Tiwari Pragya, Katyal Ashish, Khan Mohd F, Ashraf Ghulam Md, Ahmad Khurshid
Department of Biotechnology, MG Institute of Management and Technology, Lucknow-Kanpur Road, Lucknow, India.
Department of Biotechnology, Meerut Institute of Engineering and Technology, Meerut, India.
Endocr Metab Immune Disord Drug Targets. 2019;19(6):754-774. doi: 10.2174/1871530319666190304121826.
Diabetes, defined as a chronic metabolic syndrome, exhibits global prevalence and phenomenal rise worldwide. The rising incidence accounts for a global health crisis, demonstrating a profound effect on low and middle-income countries, particularly people with limited healthcare facilities.
Highlighting the prevalence of diabetes and its socio-economic implications on the population across the globe, the article aimed to address the emerging significance of computational biology in drug designing and development, pertaining to identification and validation of lead molecules for diabetes treatment.

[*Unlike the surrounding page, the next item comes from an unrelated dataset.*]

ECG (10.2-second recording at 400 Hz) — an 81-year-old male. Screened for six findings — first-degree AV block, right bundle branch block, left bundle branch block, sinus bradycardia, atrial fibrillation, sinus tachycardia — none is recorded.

The drug discovery programs have shifted the focus on in silico prediction strategies minimizing prolonged clinical trials and expenses. Despite technological advances and effective drug therapies, the fight against life-threatening, disabling disease has witnessed multiple challenges. The lead optimization resources in computational biology have transformed the research on the identification and optimization of anti-diabetic lead molecules in drug discovery studies. The QSAR approaches and ADMET/Toxicity parameters provide significant evaluation of prospective "drug-like" molecules from natural sources.
The science of computational biology has facilitated the drug discovery and development studies and the available data may be utilized in a rational construction of a drug 'blueprint' for a particular individual based on the genetic organization. The identification of natural products possessing bioactive properties as well as their scientific validation is an emerging prospective approach in antidiabetic drug discovery.

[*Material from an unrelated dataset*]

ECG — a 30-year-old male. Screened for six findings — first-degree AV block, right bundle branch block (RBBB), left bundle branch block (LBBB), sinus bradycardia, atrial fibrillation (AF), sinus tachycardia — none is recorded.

糖尿病被定义为一种慢性代谢综合征,在全球范围内普遍存在且发病率呈显著上升趋势。发病率的上升构成了一场全球健康危机,对低收入和中等收入国家,尤其是医疗设施有限的人群产生了深远影响。
本文强调了糖尿病的患病率及其对全球人口的社会经济影响,旨在探讨计算生物学在药物设计与开发中日益凸显的重要性,涉及糖尿病治疗先导分子的识别与验证。
药物研发项目已将重点转向计算机模拟预测策略,以尽量减少冗长的临床试验和费用。尽管有技术进步和有效的药物治疗方法,但对抗这种危及生命、使人致残的疾病仍面临诸多挑战。计算生物学中的先导优化资源改变了药物研发研究中抗糖尿病先导分子识别与优化的研究。定量构效关系(QSAR)方法和药物代谢及毒性(ADMET)参数为评估来自天然来源的潜在“类药物”分子提供了重要依据。
计算生物学促进了药物研发研究,现有数据可用于基于基因组成合理构建针对特定个体的药物“蓝图”。识别具有生物活性的天然产物并对其进行科学验证是抗糖尿病药物研发中一种新兴的前瞻性方法。